Kristin Ainsworth is VP, corporate Affairs, PR and advocacy, Tesaro.

What would you do if you didn’t work in healthcare?

I have such a passion for helping people and animals, I would probably own acres of land to rescue every dog I could. Working in healthcare allows me to make a living and still feed that passion because I know I’m helping people.

Last time you experienced a fist-pumping victory moment?

Completing the Boston Marathon in 2017. There are so many parallels between building a career and training for a marathon. Both require commitment, long-term strategizing, and the understanding that, instead of jumping straight to the big accomplishment – finishing the race or getting a big promotion, for example – you must first achieve small accomplishments that you can then build on to get to the bigger payoff.

When was the last time you endured an “agony of defeat” moment? What did you learn from it?

We had just gone through a very successful product launch. It was well-received and supported an unmet need in treating cancer, but some patients began to experience side effects we hadn’t seen in earlier studies. Ultimately, we made the difficult but responsible decision to remove the drug from the market, even though so many patients were benefiting from it. What we learned is that while we are a business, we have to do what’s right for patients. If you set aside the financial goals to do what’s right, if that governs how you do business, you will always do the right thing.

How long ago was the last time you took the time to recharge your batteries? What did you do?

My family and I took a wonderful vacation to Sea Island, Georgia, in February. One thing we particularly enjoyed was renting bicycles with our kids. The bike ride was only an hour, but it was all we needed. Everything was blooming, and moss-covered oak trees were drooping over the streets. We were forced to downshift a bit in this beautiful, historically significant place. It was a great way to disconnect from the digital world.

What do you find frustrating about working in healthcare marketing?

Pharma’s reputation. We’re doing all kinds of good things for people living with chronic illnesses, and sometimes that gets overshadowed by a tweet about pricing or some other pain point. As an industry, we need to work harder to spotlight the good we’re doing, rather than simply taking a defensive stance. If we are going to have a conversation about pharma’s place in the world, we need a balanced discussion about the bad and the good.

To ensure pay parity and career advancement for women, I will…

Continue being an advocate and a voice within the industry and the organization to support these two important goals. We should select the person best suited for the role, regardless of gender. But with respect to leveling the playing field, we must continue to promote women and give them visibility by acknowledging the work they do. I think our industry is recognizing there has been an issue, and we’re making progress.

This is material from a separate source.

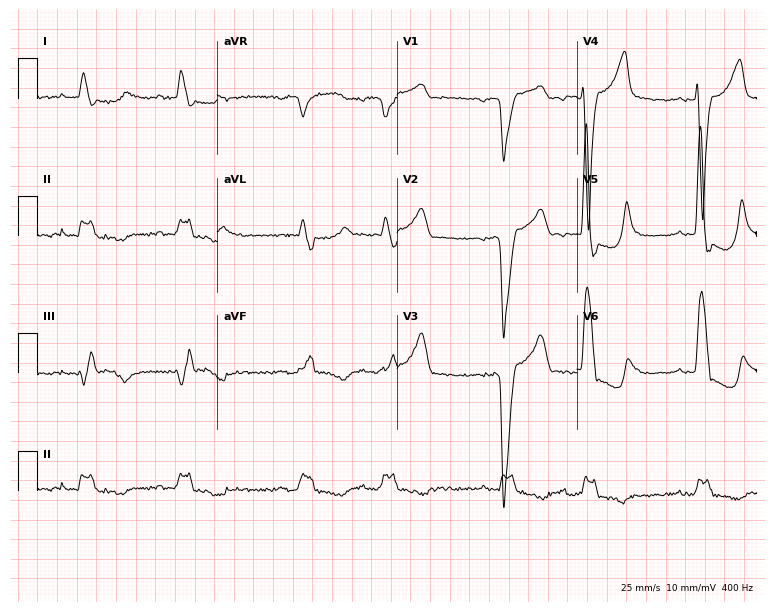
Resting 12-lead electrocardiogram (7.3-second recording at 400 Hz). Patient: a 79-year-old male. The tracing shows left bundle branch block (LBBB).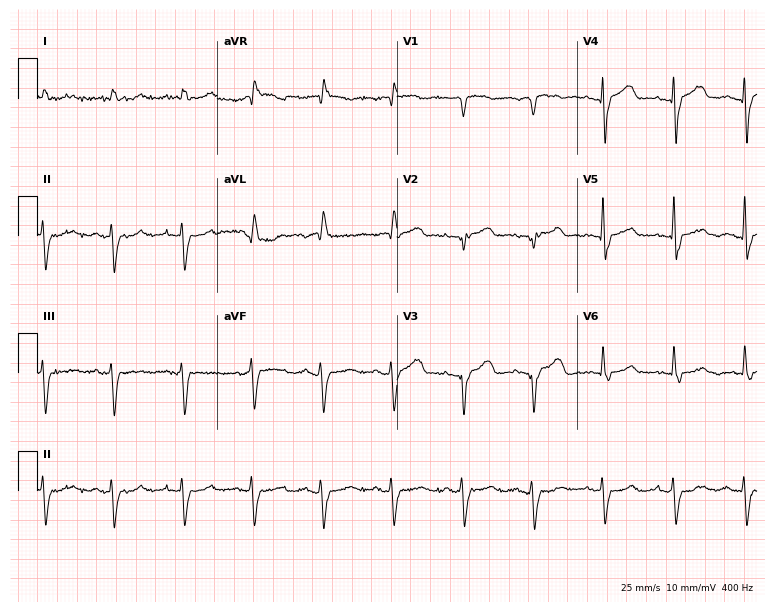
12-lead ECG from a male, 85 years old. No first-degree AV block, right bundle branch block (RBBB), left bundle branch block (LBBB), sinus bradycardia, atrial fibrillation (AF) or sinus tachycardia recorded for this tracing. Only these six findings were labelled.

What are your words to live by?

Enjoy the journey. My husband and I say it all the time. We all get so wrapped up with the “treadmill of life,” the challenges, the family commitments. Take time to reflect on life’s gifts, don’t take things too seriously, and be in the present moment. It makes things so much more manageable and so much cooler.

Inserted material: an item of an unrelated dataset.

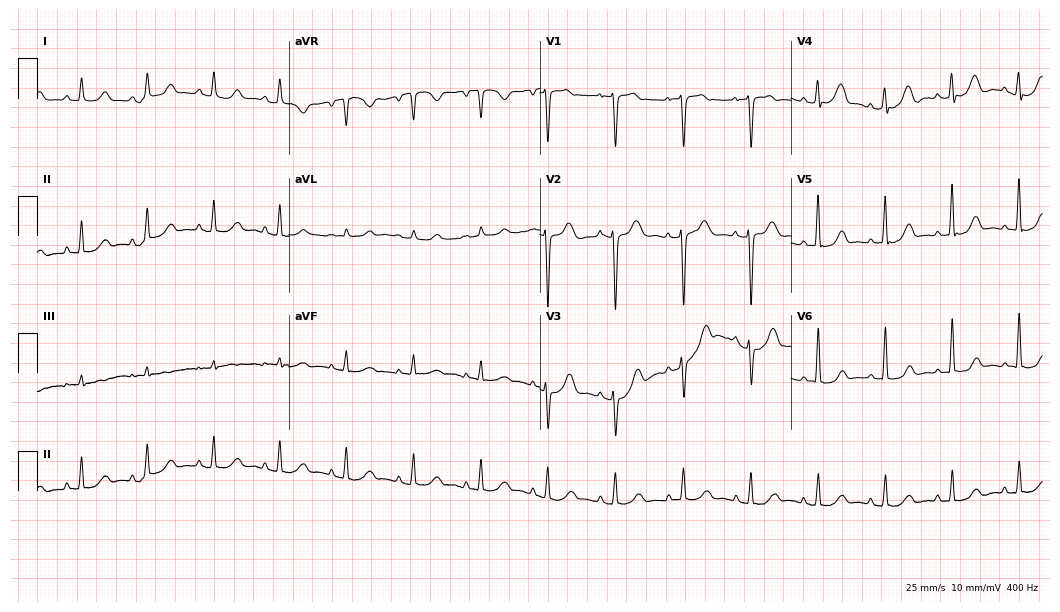
ECG (10.2-second recording at 400 Hz) — a female, 42 years old. Labelled as a normal ECG.

What is one thing you would tell young women starting their careers in healthcare marketing?

Know thyself. Know what matters to you today, professionally and personally, so that you’re not simply enticed by a fancy title. Be open to opportunities, but never forget what drives you, what’s meaningful to you. Sure, you’ll make some decisions you regret, but try not to sacrifice your values. Also, find a mentor – someone who will tell you what you need to hear, not what you want to hear. Surround yourself with people who know you and who can protect you when they see you veering off your path.

Favorite drink?

Hands down favorite has to be pinot noir. It’s got some good substance, it’s not too flashy, it goes with everything, and can be consumed across the seasons.

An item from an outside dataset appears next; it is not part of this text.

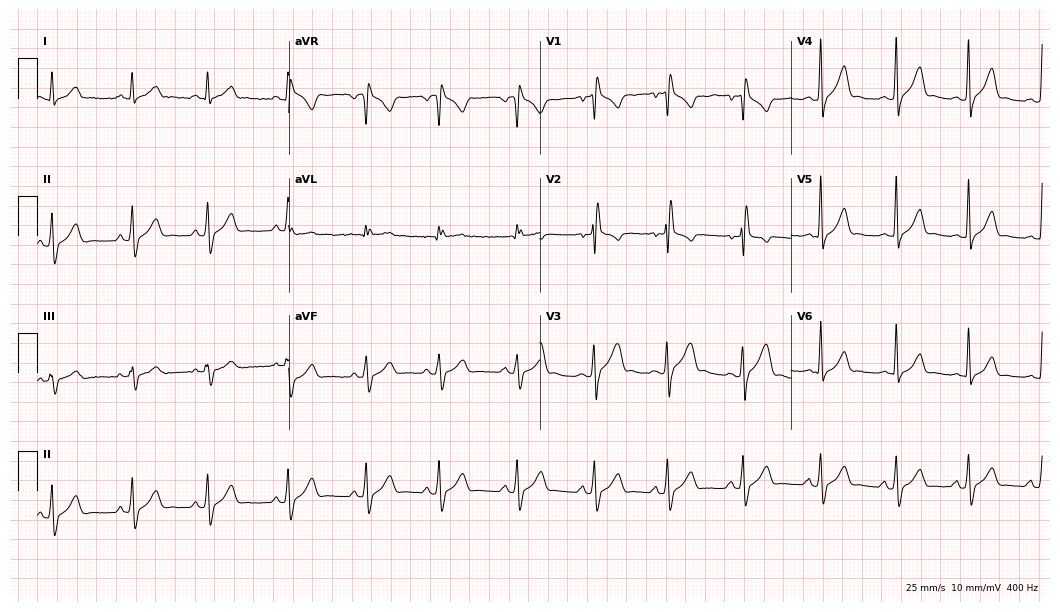
Electrocardiogram, a 17-year-old male. Of the six screened findings (first-degree AV block, right bundle branch block, left bundle branch block, sinus bradycardia, atrial fibrillation, sinus tachycardia), none is recorded. Findings outside these six are not listed.

What three people, alive or dead, would you like to host at a dinner party and why?

  • Brett Favre, the former quarterback for the Green Bay Packers. I admire him so much. During high-pressure games, he always stayed extremely focused for his team.
  • Gwen Stefani. She’s so authentic in expressing her personality. She’s a mom and an incredible musician, and also drives a minivan.
  • Princess Diana. Under times of extreme stress, she was always graceful, composed, and poised, yet more real than royal. She was relatable and connected with people on a very human level.